JOHN HUDSON, the oldest resident of Johns Township, and one of the first settlers, is a native of North Carolina, born in Lenoir County, near Kingston, October 19, 1808, a son of John and Mary (Lolla) Hudson, natives of the same State.   When he was eight years old his parents moved to Sumner County, Tennessee, and there he was reared.   His father died in 1830 and the family subsequently moved to Illinois, locating in Adams County, where the mother died in 1858.   Of a family of five sons and six daughters, two sons and three daughters are living.   John Hudson was reared on a farm, attending in his youth the subscription school.   Being studious he acquired sufficient knowledge of the common branches to enable him to teach, an avocation he followed several winters.   He was married in August, 1834, to Anna E. Elam, the eldest daughter of Joel and Frances Elam, of Sumner County, Tennessee, and in the fall of the same year moved to Bond County, Illinois, where he worked at farming in the summer and taught school during the winter for several years.   In June, 1849, he moved with his family to Appanoose County, Iowa, and settled on section 1, in what is now Johns Township, pre-empting a claim of 160 acres.   This he sold in 1853, and then bought 200 acres on the same section where he now lives, owning now 125 acres.   His first house was a cabin made of round logs.   In this he lived three years and then built a larger and better one of hewed logs.   Centerville at that time was a village of log houses.   The voters of the township when organized were thirteen in number, seven of whom were named John, and from this circumstance the township received its name.
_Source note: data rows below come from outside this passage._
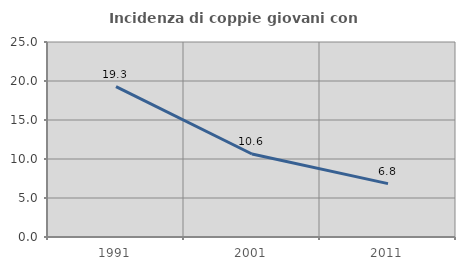
| Category | Incidenza di coppie giovani con figli |
|---|---|
| 1991.0 | 19.285 |
| 2001.0 | 10.644 |
| 2011.0 | 6.839 |
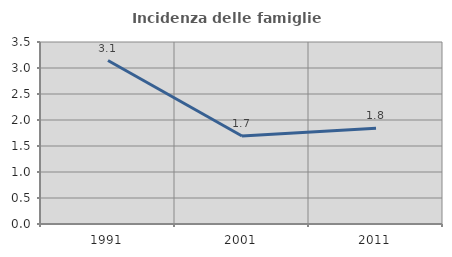
| Category | Incidenza delle famiglie numerose |
|---|---|
| 1991.0 | 3.144 |
| 2001.0 | 1.691 |
| 2011.0 | 1.84 |

Mr. Hudson has held various local offices of trust, among others that of trustee, assessor, clerk and justice of the peace.   The latter office he held four years and was again elected but refused to qualify.   He has been a member of the Baptist church since 1858, and has served as deacon several years.   The first meetings of the church in Johns Township were held in his house.   He cast his first vote for President Jackson and has since held to the principles of the Democratic party.   Mr. and Mrs. Hudson have shared the joys and sorrows of life together for a period of fifty-two years, and now in their last days are experiencing the pleasures and comforts which are the result of well-spent and honorable lives.   They have had a family of twelve children, several of whom survive to bless their declining years: Mary F. married Samuel Herbolt and died leaving nine children; James E. died in infancy; Nancy J. is the wife of William Buck, and has six children; Sarah is the wife of David Haines and has five children; Thomas J. is deceased; Martha A. is the wife of William Dorrah, and has nine children; Eliza is the wife of Alex Haines and has seven children; John H. married Charlotte Curl and has four children; Elizabeth is the wife of Charles Fowler and has three children; Benjamin F.; Joseph married Ida Rollins, and is living in Kansas; William is at home.